I am interested! A friend of mine parents sold their used bookshop a few years back. The slow slide towards death of bookshops makes me sad. But I am the guy who always makes a point to search out bookstores (especially used) everywhere I go (including foreign countries - both Costa Rica and Thailand had some OK used bookshops).
   70. CrosbyBird Posted: February 18, 2013 at 10:58 AM (#4371273)
This thread suggests to me that maybe not everyone here would sign up for this scenario. Anyone out there who would, or who does? I find it a little challenging due to the length and the amount of ad-libbing, but it's one that I enjoy.

I tend to work somewhat like you on the actual day, but I prep fairly intensely the first time I present on a topic even though I end up glancing at my notes here and there just to keep me on track. I also carefully plan any humor I put into my presentations because I have a tendency to push the envelope a little bit if I'm entirely spontaneous. I feel like you own an audience a certain level of structure, especially if you're lecturing rather than in some interactive event.

I'm very comfortable speaking in front of people if I've prepped, but I really don't like winging it unless I'm an expert both in the subject matter and in the understanding of what aspects will be interesting to this particular audience. At this point, I teach certain concepts organically in class, but I still use my notes to make sure I stay on track.

Trust me, in social settings I long ago learned that most people's interest in bookshops begins and ends with a pretense that they read books, and that by now even that pretense is being replaced by boasts that they don't.
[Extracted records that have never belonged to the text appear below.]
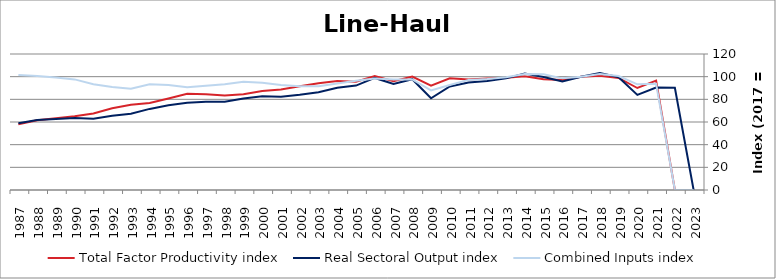
| Category | Total Factor Productivity index | Real Sectoral Output index | Combined Inputs index |
|---|---|---|---|
| 2023.0 | 0 | 0 | 0 |
| 2022.0 | 0 | 90.196 | 0 |
| 2021.0 | 96.483 | 90.429 | 93.725 |
| 2020.0 | 89.981 | 83.902 | 93.245 |
| 2019.0 | 98.919 | 99.509 | 100.597 |
| 2018.0 | 100.869 | 103.213 | 102.323 |
| 2017.0 | 100 | 100 | 100 |
| 2016.0 | 97.156 | 95.707 | 98.509 |
| 2015.0 | 97.647 | 99.702 | 102.104 |
| 2014.0 | 100.377 | 102.831 | 102.445 |
| 2013.0 | 98.941 | 98.509 | 99.563 |
| 2012.0 | 98.356 | 96.277 | 97.886 |
| 2011.0 | 97.574 | 94.788 | 97.145 |
| 2010.0 | 98.612 | 91.304 | 92.59 |
| 2009.0 | 92.102 | 80.924 | 87.863 |
| 2008.0 | 100.136 | 97.739 | 97.606 |
| 2007.0 | 96.01 | 93.507 | 97.393 |
| 2006.0 | 100.531 | 98.881 | 98.358 |
| 2005.0 | 95.517 | 92.124 | 96.447 |
| 2004.0 | 96.117 | 90.27 | 93.917 |
| 2003.0 | 94.194 | 86.251 | 91.567 |
| 2002.0 | 91.626 | 83.965 | 91.639 |
| 2001.0 | 88.748 | 82.202 | 92.624 |
| 2000.0 | 87.438 | 82.685 | 94.564 |
| 1999.0 | 84.439 | 80.722 | 95.598 |
| 1998.0 | 83.382 | 77.789 | 93.292 |
| 1997.0 | 84.495 | 77.769 | 92.04 |
| 1996.0 | 84.894 | 76.895 | 90.577 |
| 1995.0 | 80.78 | 74.819 | 92.622 |
| 1994.0 | 76.752 | 71.561 | 93.238 |
| 1993.0 | 75.16 | 67.205 | 89.416 |
| 1992.0 | 72.058 | 65.557 | 90.977 |
| 1991.0 | 67.476 | 62.954 | 93.298 |
| 1990.0 | 64.997 | 63.43 | 97.59 |
| 1989.0 | 63.245 | 62.729 | 99.185 |
| 1988.0 | 61.498 | 61.833 | 100.543 |
| 1987.0 | 57.974 | 58.869 | 101.543 |
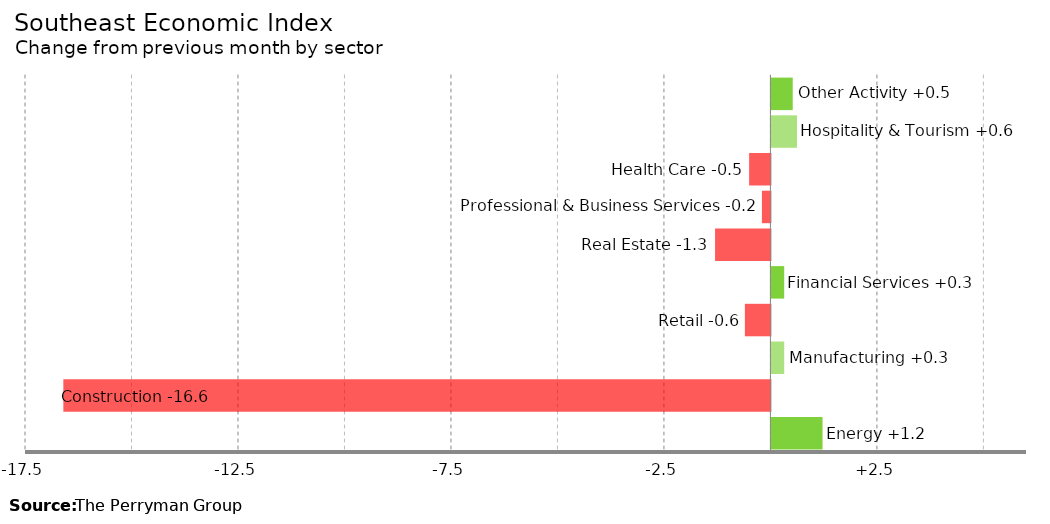
| Category | Change |
|---|---|
| Energy | 1.2 |
| Construction | -16.6 |
| Manufacturing | 0.3 |
| Retail | -0.6 |
| Financial Services | 0.3 |
| Real Estate | -1.3 |
| Professional & Business Services | -0.2 |
| Health Care | -0.5 |
| Hospitality & Tourism | 0.6 |
| Other Activity | 0.5 |
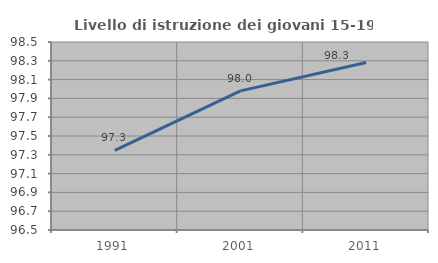
| Category | Livello di istruzione dei giovani 15-19 anni |
|---|---|
| 1991.0 | 97.347 |
| 2001.0 | 97.98 |
| 2011.0 | 98.282 |
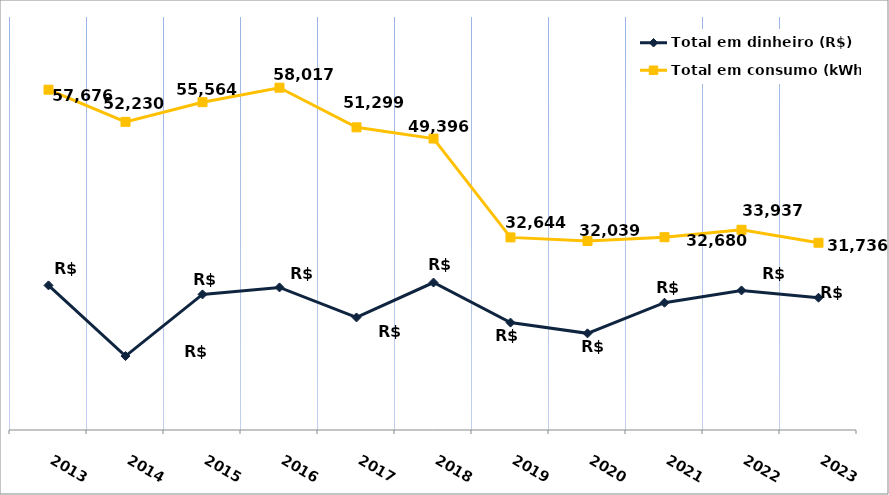
| Category | Total em dinheiro (R$) |
|---|---|
| 2013.0 | 24509.17 |
| 2014.0 | 12532.06 |
| 2015.0 | 22985.06 |
| 2016.0 | 24168.35 |
| 2017.0 | 19075.11 |
| 2018.0 | 24993.38 |
| 2019.0 | 18203.72 |
| 2020.0 | 16381.92 |
| 2021.0 | 21574.96 |
| 2022.0 | 23650.88 |
| 2023.0 | 22422.05 |

If you told me in advance that there would be a poster here that talked about the characters he encountered in pool halls and in his bookstore, I'd have guessed that I'd be bored to read them, but I really like most of your stories. I also don't see how not reading is something to take pride in. (Frankly, I have a lot of sympathy for people who don't read, because reading is fantastic. I used to read between 50-100 books per year, but I'm probably down to 20-30 these days. Smartphones with games and email/internet access have eaten up a lot of those short breaks where I used to pick up a chapter or two.)
   71. Greg K Posted: February 18, 2013 at 10:59 AM (#4371274)
This thread suggests to me that maybe not everyone here would sign up for this scenario. Anyone out there who would, or who does? I find it a little challenging due to the length and the amount of ad-libbing, but it's one that I enjoy.

Oddly enough considering my poor social skills this is exactly how I have to give public talks. Preparing a speech verbatim doesn't work as either going by memory or reading just makes me a million times more nervous. I generally have a bunch of notes that consist of "talk about X for a while", "mention Y, and why it's important". I'm only really comfortable if I can treat it like a conversation. These are usually papers delivered at conferences so there are questions afterwards, which I'm usually more comfortable with than the speech (possibly because they are even more like a conversation).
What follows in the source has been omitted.